The legislation expands Open Payments, beginning January 1, 2022, applicable manufacturers and distributors will have to report payments made to Nurse Practitioners, Physician Assistants, Nurse Midwifes, Nurse Anesthetists, and Clinical Nurse Specialists in Open Payments, in addition to current physician reporting requirements. At that time, the Centers for Medicare and Medicaid Services (CMS) will begin to collect and publish NPI numbers on clinicians.

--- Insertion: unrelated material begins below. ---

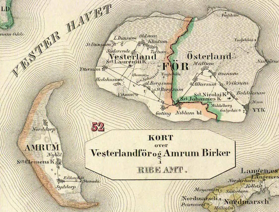 Detail fra: J. H. Mansa: Nörrejylland 1863 - Anden omarbeidede og forbedrede Udgave, 1858-1859
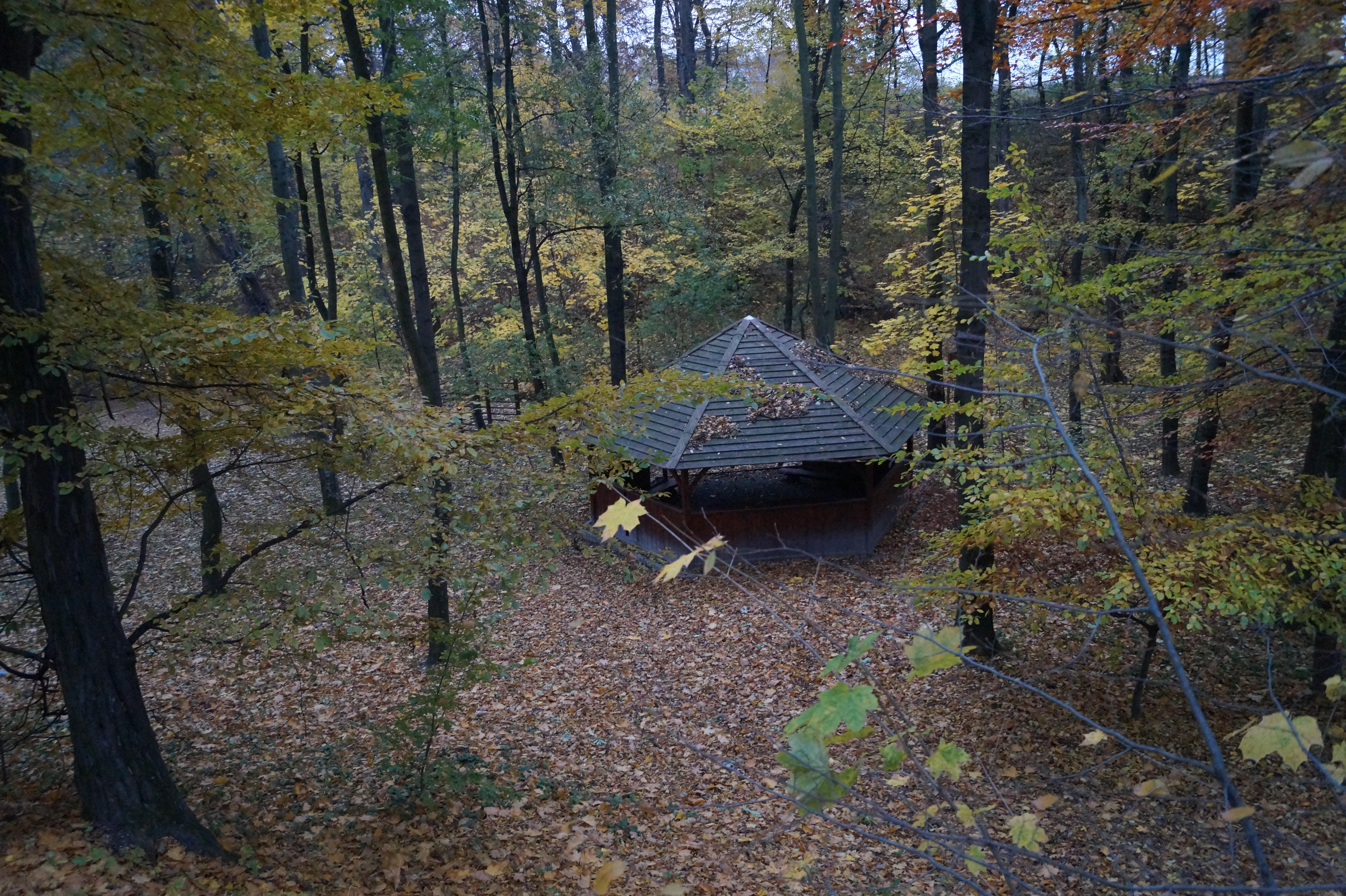 Altana w miejscu schadzek słynnej w całej Europie z urody i flirtów "Pięknej Gabrieli"

The passage of this legislation follows last month’s bill in the Senate that also addressed the opioid crisis and also passed on a huge bipartisan margin: 99-1.

“We are in the midst of contentious disagreement about the Supreme Court. But at the same time, we have an urgent, bipartisan consensus, a virtually unanimous agreement, to deal with the most urgent public health epidemic facing our country today in virtually every community,” said Senator Lamar Alexander, chairman of the Senate health committee and lead sponsor of the bill.

It’s interesting to note that the part of the legislation that expands Open Payments reporting requirements to include other care providers follows a law on the books in Massachusetts. We previously wrote about the Massachusetts law and the impact the broader reporting requirements had on payments. At that time, additional clinicians only represented less than four percent of the total payments to clinicians in 2012. Therefore, one may extrapolate and conclude that the additional reporting requirement will not result in much additional reporting but is still likely to increase patient confusion and uncertainty.